Auf einer zentral gelegenen Brachfläche der Textilindustrie entstand im Zuge der Flächenwiedernutzung ein Stadtquartier mit diversen Zentrumsfunktionen. Das Projekt wurde mit hohen stadtökologischen Ansprüchen realisiert.

Kontext

Wohngebäude mit Fußweg und Wasserlauf Quelle: FIRU mbH

Nordhorn, eine Mittelstadt (ca. 53.000 EW) an der niederländischen Grenze war über 100 Jahre lang durch die Textilindustrie geprägt. Der wirtschaftliche Umbruch in der Textilbranche hinterließ tiefe Spuren im sozialen Gefüge und im Erscheinungsbild der Stadt. Im Jahre 1978 wurde die Textilfabrik Povel geschlossen und rund 1.200 Menschen waren arbeitslos. Zurück blieb eine ca. 16 ha große, stark kontaminierte Brachfläche mitten in der Stadt.

Anfang 1980 kaufte die Stadt das Areal und ließ bis auf den markanten Povel-Turm, eine Lagerhalle und ein Verwaltungshaus alle Gebäude abreißen. Die erhaltenen Gebäude wurden unter Denkmalschutz gestellt.

Die Fläche grenzt südlich an die Innenstadt und bietet große Potenziale für die Innenstadtentwicklung. Nicht nur auf Grund der zentralen Lage, sondern auch wegen der unmittelbaren Nähe zu einem Erholungsgebiet am Vechtesee und der direkten Lage am Fluss Vechte handelt es sich um einen attraktiven Standort.

Das Projekt ist von 1987 bis 1991 als Modellvorhaben im Forschungsfeld „Stadtökologie und umweltgerechtes Bauen“ im Bundesforschungsprogramm „Experimenteller Wohnungs- und Städtebau“ (ExWoSt) gefördert und ausgewertet worden.

Projektbeschreibung

Wohngebäude am Wasser Quelle: FIRU mbH

Nach dem Flächenerwerb durch die Stadt wurden umgehend erste Abriss- und Planierarbeiten durchgeführt. Das Gelände sollte schnellst möglich einer neuen Nutzung zugeführt werden, um das Negativimage zu überwinden, das durch den Verlust zahlreicher Arbeitplätze gegeben war. Daher wurde das gesamte Gelände bis auf drei Gebäude geräumt. Damit gab es kaum Restriktionen für das städtebauliche Konzept.

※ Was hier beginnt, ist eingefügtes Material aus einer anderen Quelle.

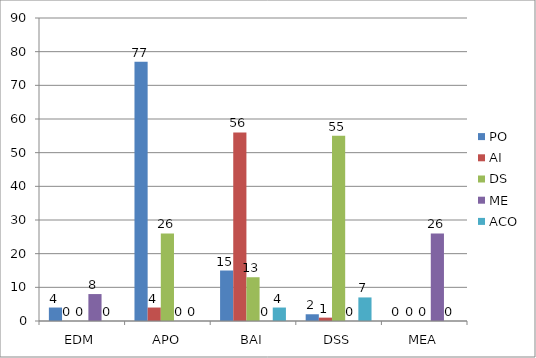
| Category | PO | AI | DS | ME | ACO |
|---|---|---|---|---|---|
| 0 | 4 | 0 | 0 | 8 | 0 |
| 1 | 77 | 4 | 26 | 0 | 0 |
| 2 | 15 | 56 | 13 | 0 | 4 |
| 3 | 2 | 1 | 55 | 0 | 7 |
| 4 | 0 | 0 | 0 | 26 | 0 |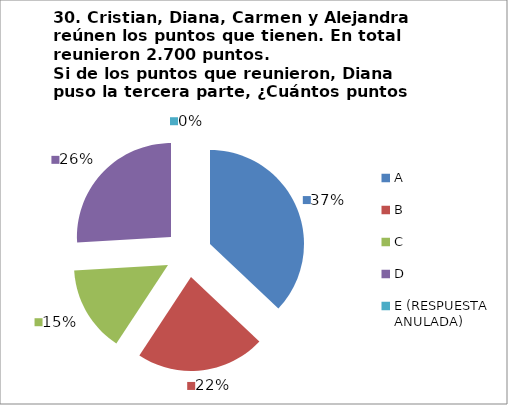
| Category | CANTIDAD DE RESPUESTAS PREGUNTA (30) | PORCENTAJE |
|---|---|---|
| A | 10 | 0.37 |
| B | 6 | 0.222 |
| C | 4 | 0.148 |
| D | 7 | 0.259 |
| E (RESPUESTA ANULADA) | 0 | 0 |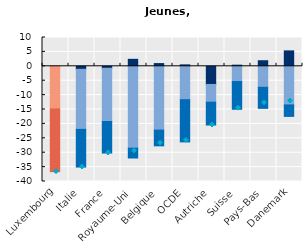
| Category | Heures par salarié en emploi | Emploi sans heures travaillées | Chômage (net de l'évolution démographique) |
|---|---|---|---|
| Luxembourg | 0.009 | -14.801 | -21.785 |
| Italie | -1.053 | -20.845 | -13.086 |
| France | -0.697 | -18.472 | -10.947 |
| Royaume-Uni | 2.423 | -28.43 | -3.409 |
| Belgique | 0.948 | -22.146 | -5.469 |
| OCDE | 0.5 | -11.603 | -14.647 |
| Autriche | -6.3 | -6.153 | -7.937 |
| Suisse | 0.393 | -5.297 | -9.62 |
| Pays-Bas | 1.932 | -7.292 | -7.312 |
| Danemark | 5.35 | -13.408 | -3.987 |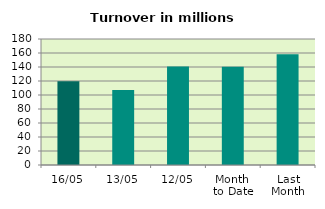
| Category | Series 0 |
|---|---|
| 16/05 | 119.695 |
| 13/05 | 107.316 |
| 12/05 | 140.689 |
| Month 
to Date | 140.419 |
| Last
Month | 158.303 |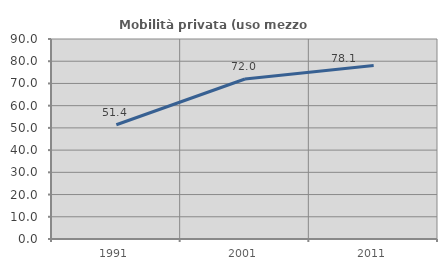
| Category | Mobilità privata (uso mezzo privato) |
|---|---|
| 1991.0 | 51.422 |
| 2001.0 | 72.007 |
| 2011.0 | 78.105 |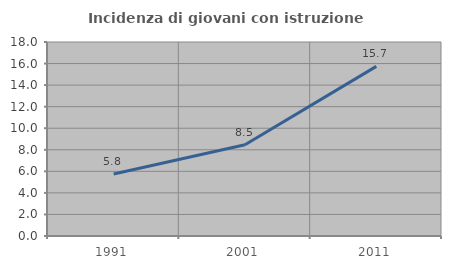
| Category | Incidenza di giovani con istruzione universitaria |
|---|---|
| 1991.0 | 5.76 |
| 2001.0 | 8.469 |
| 2011.0 | 15.739 |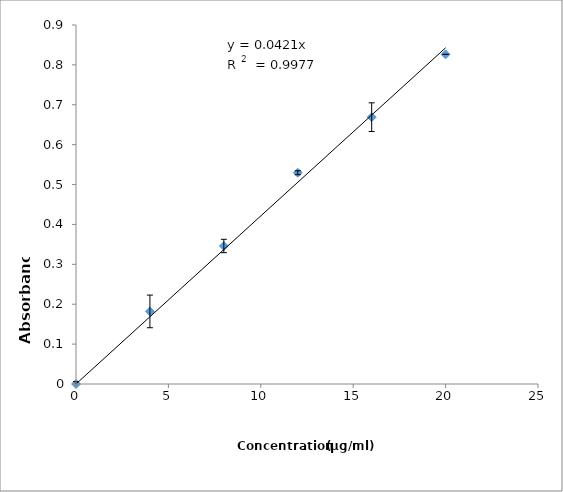
| Category | Series 0 |
|---|---|
| 0.0 | 0 |
| 4.0 | 0.182 |
| 8.0 | 0.346 |
| 12.0 | 0.53 |
| 16.0 | 0.669 |
| 20.0 | 0.826 |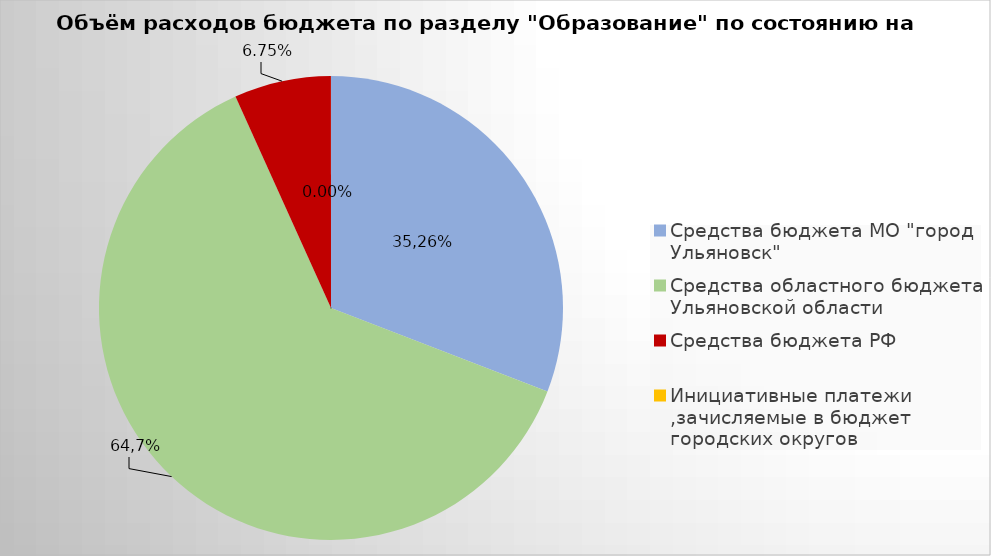
| Category | Series 0 |
|---|---|
| Средства бюджета МО "город Ульяновск" | 1837439.26 |
| Средства областного бюджета Ульяновской области | 3714562.4 |
| Средства бюджета РФ | 401928.3 |
| Инициативные платежи ,зачисляемые в бюджет городских округов | 200 |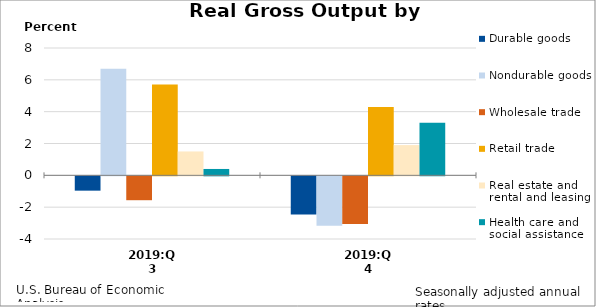
| Category | Durable goods | Nondurable goods | Wholesale trade | Retail trade | Real estate and rental and leasing | Health care and social assistance |
|---|---|---|---|---|---|---|
| 2019:Q3 | -0.9 | 6.7 | -1.5 | 5.7 | 1.5 | 0.4 |
| 2019:Q4 | -2.4 | -3.1 | -3 | 4.3 | 1.9 | 3.3 |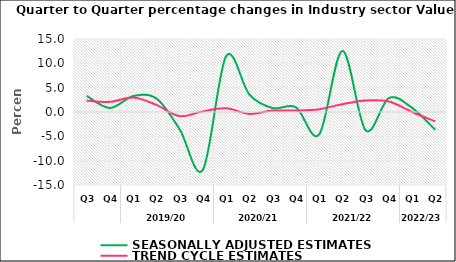
| Category | SEASONALLY ADJUSTED ESTIMATES | TREND CYCLE ESTIMATES |
|---|---|---|
| 0 | 3.319 | 2.365 |
| 1 | 0.827 | 2.087 |
| 2 | 3.265 | 2.979 |
| 3 | 2.764 | 1.47 |
| 4 | -3.538 | -0.835 |
| 5 | -11.864 | 0.131 |
| 6 | 11.472 | 0.749 |
| 7 | 3.59 | -0.387 |
| 8 | 0.801 | 0.291 |
| 9 | 0.974 | 0.304 |
| 10 | -4.628 | 0.575 |
| 11 | 12.549 | 1.611 |
| 12 | -3.754 | 2.385 |
| 13 | 2.871 | 2.14 |
| 14 | 0.844 | 0.007 |
| 15 | -3.674 | -1.941 |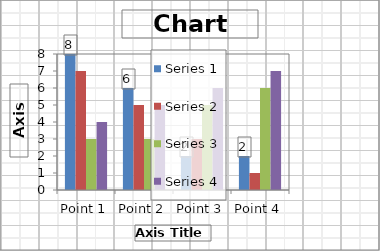
| Category | Series 1 | Series 2 | Series 3 | Series 4 |
|---|---|---|---|---|
| Point 1 | 8 | 7 | 3 | 4 |
| Point 2 | 6 | 5 | 3 | 5 |
| Point 3 | 2 | 3 | 5 | 6 |
| Point 4 | 2 | 1 | 6 | 7 |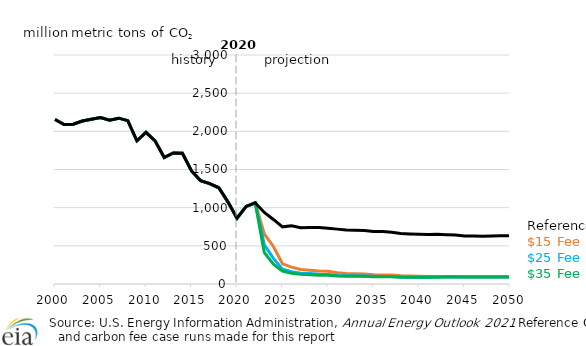
| Category | $15 Fee case | $25 Fee case | $35 Fee case | Reference |
|---|---|---|---|---|
| 2000.0 | 2155.807 | 2155.807 | 2155.807 | 2155.807 |
| 2001.0 | 2088.293 | 2088.293 | 2088.293 | 2088.293 |
| 2002.0 | 2093.927 | 2093.927 | 2093.927 | 2093.927 |
| 2003.0 | 2134.993 | 2134.993 | 2134.993 | 2134.993 |
| 2004.0 | 2159.53 | 2159.53 | 2159.53 | 2159.53 |
| 2005.0 | 2181.273 | 2181.273 | 2181.273 | 2181.273 |
| 2006.0 | 2147.077 | 2147.077 | 2147.077 | 2147.077 |
| 2007.0 | 2172.37 | 2172.37 | 2172.37 | 2172.37 |
| 2008.0 | 2139.739 | 2139.739 | 2139.739 | 2139.739 |
| 2009.0 | 1875.735 | 1875.735 | 1875.735 | 1875.735 |
| 2010.0 | 1985.865 | 1985.865 | 1985.865 | 1985.865 |
| 2011.0 | 1875.481 | 1875.481 | 1875.481 | 1875.481 |
| 2012.0 | 1656.981 | 1656.981 | 1656.981 | 1656.981 |
| 2013.0 | 1717.531 | 1717.531 | 1717.531 | 1717.531 |
| 2014.0 | 1713.611 | 1713.611 | 1713.611 | 1713.611 |
| 2015.0 | 1480.388 | 1480.388 | 1480.388 | 1480.388 |
| 2016.0 | 1354.216 | 1354.216 | 1354.216 | 1354.216 |
| 2017.0 | 1316.035 | 1316.035 | 1316.035 | 1316.035 |
| 2018.0 | 1260.293 | 1260.293 | 1260.293 | 1260.293 |
| 2019.0 | 1075.941 | 1075.941 | 1075.941 | 1075.941 |
| 2020.0 | 861.155 | 861.155 | 861.155 | 861.155 |
| 2021.0 | 1014.239 | 1014.146 | 1014.345 | 1016.42 |
| 2022.0 | 1063.765 | 1064.011 | 1062.154 | 1063.995 |
| 2023.0 | 655.536 | 513.117 | 412.154 | 937.863 |
| 2024.0 | 492.198 | 335.937 | 260.934 | 845.771 |
| 2025.0 | 264.823 | 193.63 | 169.436 | 748.667 |
| 2026.0 | 220.722 | 161.957 | 141.501 | 763.681 |
| 2027.0 | 189.481 | 141.171 | 127.964 | 738.502 |
| 2028.0 | 180.33 | 136.195 | 122.403 | 741.522 |
| 2029.0 | 171.172 | 128.889 | 116.054 | 740.908 |
| 2030.0 | 166.687 | 125.105 | 114.523 | 731.331 |
| 2031.0 | 146.452 | 110.402 | 106.233 | 718.869 |
| 2032.0 | 137.39 | 107.219 | 102.311 | 706.629 |
| 2033.0 | 135.918 | 107.72 | 102.276 | 704.081 |
| 2034.0 | 130.583 | 104.617 | 100.391 | 702.227 |
| 2035.0 | 121.265 | 101.168 | 96.451 | 688.292 |
| 2036.0 | 118.449 | 98.529 | 95.795 | 686.528 |
| 2037.0 | 116.893 | 98.032 | 95.534 | 677.723 |
| 2038.0 | 107.188 | 90.943 | 89.091 | 660.495 |
| 2039.0 | 104.214 | 89.971 | 89.105 | 655.312 |
| 2040.0 | 101.413 | 89.334 | 88.491 | 652.677 |
| 2041.0 | 98.627 | 89.562 | 88.54 | 649.45 |
| 2042.0 | 97.368 | 90.914 | 89.74 | 651.194 |
| 2043.0 | 97.261 | 92.401 | 91.162 | 646.095 |
| 2044.0 | 96.98 | 92.498 | 91.036 | 642.298 |
| 2045.0 | 96.084 | 92.737 | 91.613 | 630.394 |
| 2046.0 | 95.665 | 92.755 | 90.965 | 627.662 |
| 2047.0 | 94.829 | 92.402 | 90.66 | 626.721 |
| 2048.0 | 94.527 | 92.087 | 91.151 | 630.106 |
| 2049.0 | 94.375 | 92.117 | 90.987 | 632.114 |
| 2050.0 | 94.83 | 92.739 | 91.444 | 631.452 |

Allerdings hatte der eilige Gebäudeabriss zu einer starken Vermischung von Altlasten geführt.

Der Planungsprozess begann 1983 mit einem städtebaulichen Ideenwettbewerb. Zum damaligen Zeitpunkt wurden noch keine Bodenverunreinigungen vermutet. Zunächst war hochwertiges innerstädtisches Wohnen in verdichteter Bauweise vorgesehen. Erst 1985 wurden Bodenbelastungen festgestellt, die ein Überdenken der ursprünglichen Planungen erforderten. In Anhängigkeit der Kontaminationen wurden mögliche Nutzungen neu festgelegt. In dieser veränderten Situation wurde der städtebauliche Rahmenplan als Planungsinstrument gewählt, um schrittweise und flexibel auf geänderte Rahmenbedingungen reagieren zu können.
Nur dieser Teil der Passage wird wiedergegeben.